Which one of these techniques illustrated in Figure 7 is best for you? You must find out for yourself. This means running EXPLAIN against each of the statements as well as benchmarks to determine the actual impact of the query under simulated realistic conditions. This may seem like a lot of work (it usually isn’t), but the response time and CPU benefits last for years.
Denormalizing the Common Data
In many search situations, there are common criteria and not-so-common criteria. When you think about searching for a person, would it be faster to find someone named John Smith or someone named Zaphod Beeblebrox? Chances are John Smith, being a more common name, would be a more expensive search. Now, add in such things as potential spelling errors and you need to add such things as LIKE predicates, compound predicates connected by OR’s, or the use of hash codes or soundex algorithms to make the search more generic. This combination of factors can cause extremely slow performance for generic searches against common names.
In some of these situations, people have resorted to denormalization for improved search performance. The data is stored in a relational database for specific reasons: flexibility, data consistency, and manageability. Denormalization defeats all of these reasons and, in some cases, is an admission of failure. You should definitely try all options before considering denormalizing your database.
If you find your back against a wall and must consider denormalization, then perhaps a partial denormalization is possible. In a situation such as a 10-minute search response for a common name against 1 billion stored names, denormalizing a data store of 1 billion names is unmanageable. The search performance problems were only with the common names. The solution in this situation was full denormalization for only common names. Analysis of the data was performed, and a table of the keys for the most common names was developed. This table was used as the driver for an extract and load process to pull the common data and move it into the denormalized table (see Figure 8). It also was used as the driver for database triggers that fired whenever changes to the base tables were made and data needed to be denormalized to the common name search table. The search process was modified to search the denormalized data first, and if nothing was found, then run the regular search query against the full set of normalized data (see Figure 9).
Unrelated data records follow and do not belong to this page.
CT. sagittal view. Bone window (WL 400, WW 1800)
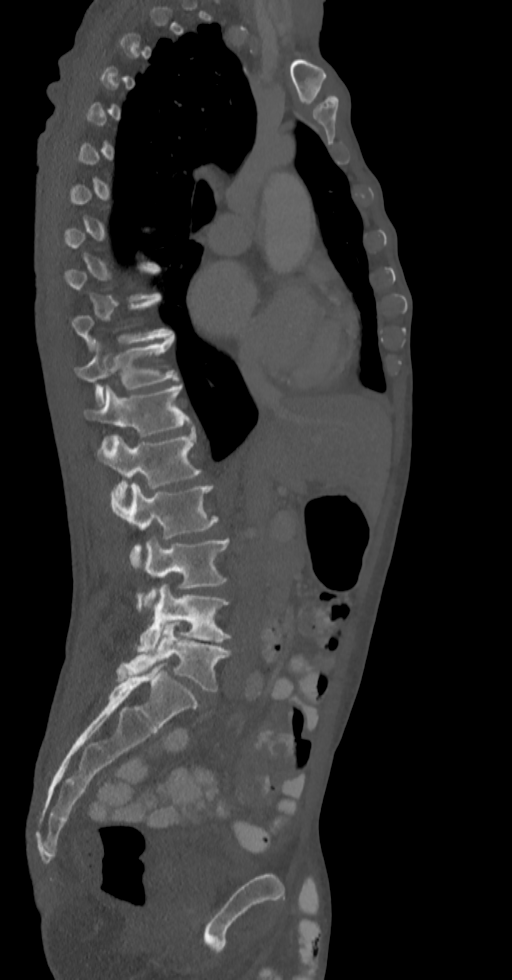
Boxes: x1:y1:x2:y2 in pixels.
Not every vertebra on this slice has a box: a vertebra is boxed only from the first to the last slice where its cross-section is at least a third of its largest, and this slice is outside that range for at least one of them.
Vertebra bounding boxes:
- T10: 73:297:174:348
- T11: 76:338:179:404
- T12: 84:384:192:436
- L1: 97:431:201:511
- L2: 111:483:218:569
- L3: 144:538:229:609
- L4: 138:584:230:654
- L5: 116:622:232:692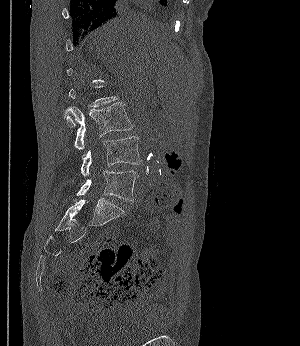
CT · sagittal view · image 300 mm wide · bone window. Boxes: x1 y1 x2 y2 (pixel coords, space-separated). A vertebra gets a box only on the slices from the first to the last where its cross-section is at least a third of its largest; on a slice outside that range it gets none. Vertebrae labeled: L3 at 64 102 132 149, L4 at 81 136 141 177, L5 at 76 169 138 200.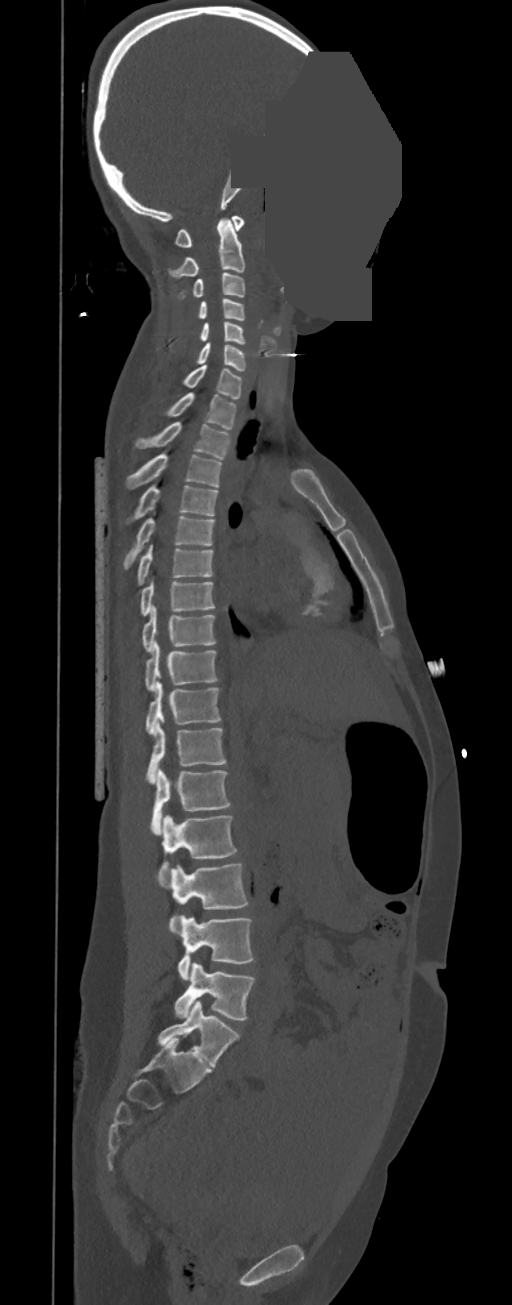

Computed tomography of the spine — sagittal view — some of the image was removed or blocked out with constant pixels. Boxes: x1 y1 x2 y2 (pixel coords, space-separated). These labels give this spine no T12: after T11 the next vertebra is L1. The labeled vertebrae in this slice are: C1 at 175 216 243 247, C2 at 169 217 245 277, C3 at 178 273 245 299, C4 at 199 299 245 320, C5 at 200 321 245 344, C6 at 197 342 246 370, C7 at 184 365 242 399, T1 at 165 392 236 430, T2 at 136 421 230 460, T3 at 126 453 221 489, T4 at 125 486 218 524, T5 at 123 512 215 569, T6 at 137 545 214 585, T7 at 140 581 215 616, T8 at 142 606 215 652, T9 at 145 642 218 690, T10 at 146 682 221 735, T11 at 146 721 227 784, L1 at 151 769 231 835, L2 at 159 815 237 869, L3 at 158 862 249 932, L4 at 178 915 253 980, L5 at 174 962 255 1019.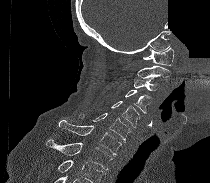
Computed tomography of the spine · sagittal view · 210 mm image width · Bone window (WL 400, WW 1800) · 210x183 px · part of the scan has been removed (filled with constant black)
No box is given to a vertebra that the bottom edge of the scan cuts off.
<vertebrae><v name="C1" x1="143" y1="47" x2="174" y2="65"/><v name="C2" x1="137" y1="65" x2="170" y2="78"/><v name="C3" x1="133" y1="77" x2="159" y2="90"/><v name="C4" x1="125" y1="90" x2="153" y2="113"/><v name="C5" x1="111" y1="101" x2="139" y2="127"/><v name="C6" x1="79" y1="113" x2="130" y2="143"/><v name="C7" x1="56" y1="120" x2="121" y2="156"/><v name="T1" x1="46" y1="139" x2="113" y2="170"/></vertebrae>

All this can be quite complicated, but the payoff is worth it; it’s sometimes the only way to meet Service-Level Agreements (SLAs).
Generic searching can be a performance killer. Specific searches are a performance advantage. DB2 provides several options for searching either generically or specifically. Taking advantage of these features with some clever experiments and coding can prove extremely beneficial and offer an extreme advantage over denormalization.